On March 30, Tyagi noted in a Facebook post that the chief minister had 28 cases pending against him, of which 22 were serious. Tyagi was booked under Section 66A of the Information Technology Act (IT Act), a statute that criminalised sending offensive messages online. He was additionally booked under Section 420 (cheating) of the Indian Penal Code (IPC), because Tyagi had changed his Facebook profile photograph to that of slain sub-inspector, Akhtar Ali, to pay homage to the officer who was killed in an exchange of fire during a raid to arrest a suspected criminal at Dadri, Noida. Except that Section 66A had been struck down by the Supreme Court in March 2015, two years before it was used by the police against Tyagi, because the top court found the statute too vague to be applied.
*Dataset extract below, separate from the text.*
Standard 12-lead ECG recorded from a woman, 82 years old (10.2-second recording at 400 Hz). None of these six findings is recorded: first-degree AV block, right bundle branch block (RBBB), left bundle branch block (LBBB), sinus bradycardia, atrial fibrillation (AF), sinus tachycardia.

“There is no system in place to give proper effect to the decisions of the Supreme Court of such significant import,” co-author Gupta, also executive director of the Internet Freedom Foundation, told IndiaSpend. “There exists a lack of mutual respect between the judiciary and executive, and the power balance skewed in favour of the executive allows it to get away with the abuse of the law.”
It has been apprehended that Section 66A continues to be used because the pertinent authorities do not know that it has been struck down, simply because we could not assume that the police, prosecutors and courts are actively committing contempt by refusing to stop cases under Section 66A, or that they see the decision as not requiring them to act to offer relief to defendants of pending cases. That said, we found it fairly plausible that authorities don’t know about the decision on Section 66A, because when a law is declared unconstitutional, it is not automatically deleted from the statute books. Statutes can only be changed via an amendment, and if parliament does not pass an enabling amendment to give effect to the Supreme Court decision, then the unconstitutional provision will remain in the text. So, if one accesses India Code—the official source for the text of central statutes—Section 66A still exists.
Commercial publishers such as Universal, LexisNexis and Commercial that are required to faithfully reproduce the official text of statutes also carry unconstitutional provisions, often with a footnote citing the Supreme Court decision.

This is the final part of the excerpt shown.